それぞれに百枚のチップが与えられ、それを一番多く増やしたものが賭けられた品を総取りできる。
ブラックジャックではカードが後に配られる方が、若干ではあるが有利になる。
青年がまず真ん中の席に座り、ジオがその右に座る。
セオリーを知らないのかそれとも気を使われてるのか、ルヴィアは訝しんだが、しかし遠慮することなく青年の左に座った。
席順はジオ、青年、ルヴィアの順となった。
ディーラーがカードをシャッフルし、三人に伺いを立てる。
「ペネトレーションはどう致しましょうか?」
「なんだそれは」
「お任せしまーす」
「そのほうが公平でしょうね」
ジオと青年とルヴィアがそれぞれ答えた。
ディーラーは真っ赤なカードを取り出し、シャッフルされたカードの後ろの二割ほどの場所に差し込んだ。

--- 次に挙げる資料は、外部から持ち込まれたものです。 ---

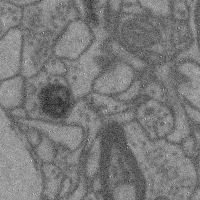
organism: Mouse
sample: Cerebral cortex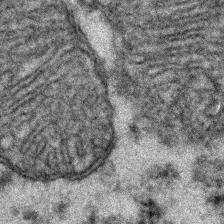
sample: Kidney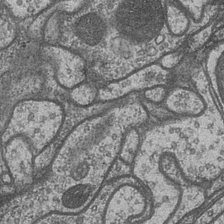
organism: Drosophila
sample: Optic medulla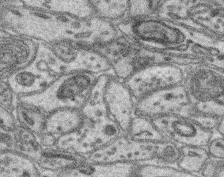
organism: Mouse
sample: Retina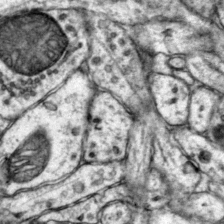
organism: Mouse
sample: Primary visual cortex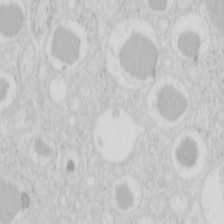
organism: Mouse
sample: Pancreas

それ以降のカードは使われる事は無く、赤いカードが出ればゲームは終わりという事だ。
そうしてゲームは始まり、カードが配られる。
以前にルヴィアはこのカジノで大勝ちをしている。
ブラックジャックは賭け事には珍しく、カウンティングという安定して勝利できる手段がある。
それを使うプレイヤーは他の客に配られるカードを観察し、残りカードから自身に配られるカードとディーラーのカードを推測し、勝率を考えながら賭け額をこまめに変える。
そのためカウンティングをするプレイヤーはわかりやすく、カジノ側はそんなプレイヤーのゲーム参加を拒否することが出来る。
ルヴィアが巧みだったのはカウンティングの正確さだけではなく、それを悟らせずゴールドチップまで手に掛けたところにある。
カジノにとって決して失いたくないゴールドチップを手に入れてからはそれを隠す事も無く、ディーラーのいかさまも見抜いて五枚のゴールドチップを獲得し、カジノ側にサレンダーを強いた。
そして今回はカジノ側ではなく、プレイヤー同士の競い合いだ。
ディーラーをたばかる必要は無く、報復にいかさまを仕込まれる可能性リスクだけに気を付けていればいい。
ルヴィアにとって、これは十分に勝算のある勝負だった。
エルシール家という商業都市でも強大な力を持つ名家に生まれ、国で一番と認められるほどの美しさを持って生まれたルヴィアは、幼いころから多くの人たちに愛されて育ってきた。
欲しいと思うものは彼女が望む前に誰かが彼女に捧げてきた。
多くの貢物を彼女は当たり前のものとして受け取った。
そんな幼い彼女を、傲慢な少女と影口を叩く者は多かった。
人の愛を理解できない、愛でられるだけの人形だと揶揄された。
しかしそれは正しくは無かった。
彼女はむしろ他人の心の機微に敏感だった。
エルシール家に取り入りたい者たちの下心。
幼くも美しい彼女に獣欲を抱く男たち。
彼女はそれらをはっきり感じ取っていて、だからこそ己の心を守るために閉ざしていたのだ。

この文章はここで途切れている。